Hi Jim,
Great to see your progress. These questions you are coming up with now
is usually the last ones on the
line towards a production configuration.
The problem you're facing is that the REDO log gets filled up before 3
checkpoints have completed. The
default value of the NoOfFragmentLogFiles is 8 which means 8 * 4 * 16
MBytes of REDO log files = 512 MB.
The speed of a local checkpoint is controlled by the parameters
Quote from manual
• [NDBD]NoOfDiskPagesToDiskAfterRestartTUP
When executing a local checkpoint the algorithm flushes all data pages
to disk. Merely doing as quickly as possible without any moderation is
likely to impose excessive loads on processors, networks, and disks.
To control the write speed, this parameter specifies how many pages
per 100 milliseconds are to be written. In this context, a "page" is
defined as 8KB; thus, this parameter is specified in units of 80KB per
second. Therefore, setting NoOfDiskPagesToDiskAfterRestartTUP to a
value of 20 means writing 1.6MB of data pages to disk each second
during a local checkpoint. This value includes the writing of UNDO log
records for data pages; that is, this parameter handles the limitation
of writes from data memory. UNDO log records for index pages are
handled by the parameter NoOfDiskPagesToDiskAfterRestartACC. (See the
entry for IndexMemory for information about index pages.)
In short, this parameter specifies how quickly local checkpoints will
be executed, and operates in conjunction with NoOfFragmentLogFiles,
DataMemory, and IndexMemory.
The default value is 40 (3.2MB of data pages per second).
•
[NDBD]NoOfDiskPagesToDiskAfterRestartACC
This parameter uses the same units as
NoOfDiskPagesToDiskAfterRestartTUP and acts in a similar fashion, but
limits the speed of writing index pages from index memory.
The default value of this parameter is 20 index memory pages per
second (1.6MB per second).
So in your configuration the time to checkpoint the ACC index memory
data is around 61M/1.6M seconds = 38 seconds (Should not be a problem,
2 minutes should not fill up the 512 MBytes of REDO log files (would
require 4.7 MByte of log file generated per second, REDO log has to
keep
3 checkpoints).
The DataMemory should take around 639M / 3.2M seconds = 200 seconds.
Thus the REDO log has to keep 600 seconds of data. A good guess
is that you get this error then before 10 minutes have passed.
So what should your parameters be.
It depends on how much disk and cpu you want to spend on checkpoint in
operation compared to how fast you want the system restart to take.
The slower your checkpoints are the more REDO log has to be processed
at a system restart.
My thumbnail rule is to set a checkpoint to take around 5 minutes. In
your case with 1276 M of DataMemory this would require setting
NoOfDiskPagesToDiskAfterRestartTUP to (1276MByte / 300 seconds) / 80
kBytes /second = 53.16 => 54 (4.25 MByte per second)
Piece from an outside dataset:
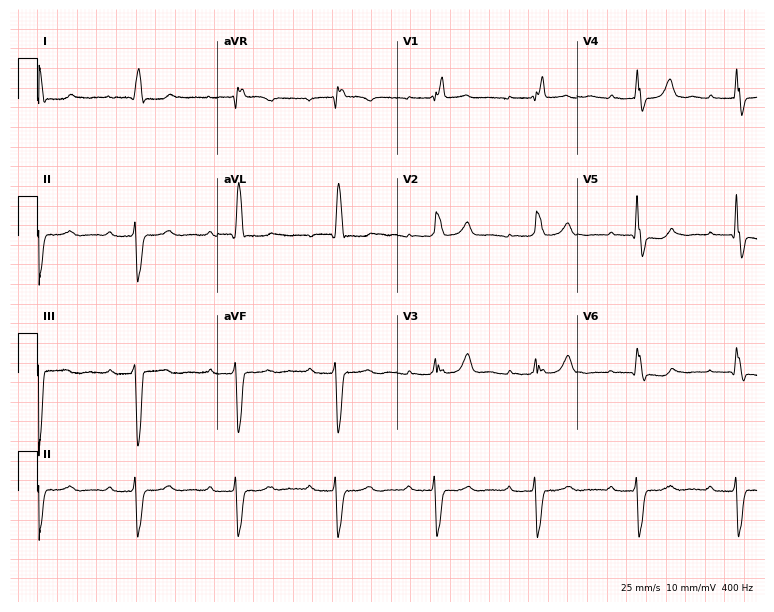
12-lead ECG (7.3-second recording at 400 Hz) from a 71-year-old male. Findings include first-degree AV block, right bundle branch block (RBBB).

NoOfDiskPagesToDiskAfterRestartACC to (175M / 300 seconds) / 80
kBytes/second = 7.29 => 8 (640 kBytes per second)
In this case the total load on the disk per node would be 4.89 MBytes
per second for writing checkpoints.
If you allow checkpoints to take 10 minutes instead the checkpoint
speed is half (27 and 4 => 2.12 MBytes + 320 kBytes = 2.44 MBytes /
second)
When setting NoOfFragmentLogFiles I usually use a thumbnail rule to
allow for 6 checkpoints (usually allocating twice as much disk space
for REDO
logs isn't a big deal) to have a good safety margin.
Using 5 minutes this means that the REDO log file has to keep 30
minutes of REDO logs. How much REDO logs are produced during 30 minutes
is
very dependent on the application.
There is 72 bytes of overhead per delete/update/insert of one record
plus there is an additional overhead of 4 bytes per field changed and
the
primary key is also stored in the REDO log. Thus a REDO log record size
is = 72 + 4 * no_of_fields_updated + size_of_fields_updated +
size_of_PK.
As an example an insert in the dog table mentioned in one of your
previous mails would consume
72 + 4 * 5 + (4 + 24 + 52 + 256 + 12) + 4 = 444 bytes
Usually at max speed the ndbd nodes can write around 5-15 MByte of REDO
log per second. It is not likely that you come close
to this speed. I would guess that you are more in the range of 2
Mbytes/second. Thus setting
NoOfFragmentLogFiles to 64 would handle this (= 4 GByte of REDO log).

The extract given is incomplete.